The Mikes | Magic Mike 2

CRIMEY the blue eyes on Hot Mike are OUT OF CONTROL
Put on some sunglasses! Save us from yourself!
He's like Chris Pine's pretty younger brother.

Hot Mike | Magic Mike 2

The remaining Mikes: Mike Dog. Old Mike. Big Mike. Magic Mike.

The Mikes | Magic Mike 2

Each disambiguating affect particularly piquant in this hotel room scene. You really get a feel for how different these fellas are, yet brothers and quints in their love of sex‑dancing for dolla dolla bills.

Back home at ML Designs. Magic Mike is a good boss. Tough, but fair. Open the freezer. Ice cream with a note from “B”: she's the one that got away. Now it's just ice cream for one. But he knew it might turn out like this, Mike did. And so did she.

Tool time. Drilling to the beat. Here comes an erotic dance solo.

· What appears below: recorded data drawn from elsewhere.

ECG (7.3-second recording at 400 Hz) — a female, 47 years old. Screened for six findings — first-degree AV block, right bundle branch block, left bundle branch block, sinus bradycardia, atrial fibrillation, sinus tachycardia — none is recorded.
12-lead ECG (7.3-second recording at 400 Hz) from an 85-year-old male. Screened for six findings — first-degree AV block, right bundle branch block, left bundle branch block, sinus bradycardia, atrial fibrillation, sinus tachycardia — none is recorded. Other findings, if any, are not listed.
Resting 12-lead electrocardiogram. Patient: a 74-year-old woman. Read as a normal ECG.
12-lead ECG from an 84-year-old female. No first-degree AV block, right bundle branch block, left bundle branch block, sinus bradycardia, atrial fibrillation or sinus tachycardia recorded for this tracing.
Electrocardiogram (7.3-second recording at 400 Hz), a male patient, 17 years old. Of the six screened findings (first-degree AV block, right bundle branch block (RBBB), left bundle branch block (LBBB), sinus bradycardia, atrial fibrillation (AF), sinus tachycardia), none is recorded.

HOLY SHIT HE IS A MAGICAL MIKE
HOLY SHIT

Can it be that i've never seen Channing Tatum dance ere now?
YES DRILL THAT!!
Post‑coital laugh on the work table. Ok i get now why the original made hundreds and millions and millions and millions. That was amazing.

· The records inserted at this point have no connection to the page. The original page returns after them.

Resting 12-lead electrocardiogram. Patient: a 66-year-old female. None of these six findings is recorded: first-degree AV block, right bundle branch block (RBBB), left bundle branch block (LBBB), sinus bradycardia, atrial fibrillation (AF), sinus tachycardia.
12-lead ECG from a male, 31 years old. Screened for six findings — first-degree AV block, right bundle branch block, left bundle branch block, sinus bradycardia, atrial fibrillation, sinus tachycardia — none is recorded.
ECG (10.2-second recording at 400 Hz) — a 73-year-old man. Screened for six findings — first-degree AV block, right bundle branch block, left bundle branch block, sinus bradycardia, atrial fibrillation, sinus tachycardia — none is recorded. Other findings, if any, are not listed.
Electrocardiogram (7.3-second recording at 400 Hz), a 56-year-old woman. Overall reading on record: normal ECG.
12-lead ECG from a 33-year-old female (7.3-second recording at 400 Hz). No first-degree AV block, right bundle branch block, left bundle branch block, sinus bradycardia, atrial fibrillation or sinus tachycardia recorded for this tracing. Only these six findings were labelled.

Hot Mike and Old Mike have a food truck. Hot Mike's backpack: very “sophomore year pot dealer” production values. All the Mikes have day jobs. And their dreams? What of those, Mikes?

Road trip. Mike Dog making shakes of chocolate, whey protein, and Southern Comfort.
“Tastes like the old days …”

i now realize that there is a SIXTH Mike who is not Old Mike, but looks an awful lot like Old Mike. i can only tell them apart when they're in the same frame. The sixth Mike has blond streaks and wears hats so i'll call him Bro Mike. Bro Mike was the naked friend at the pool. Bro Mike is wild.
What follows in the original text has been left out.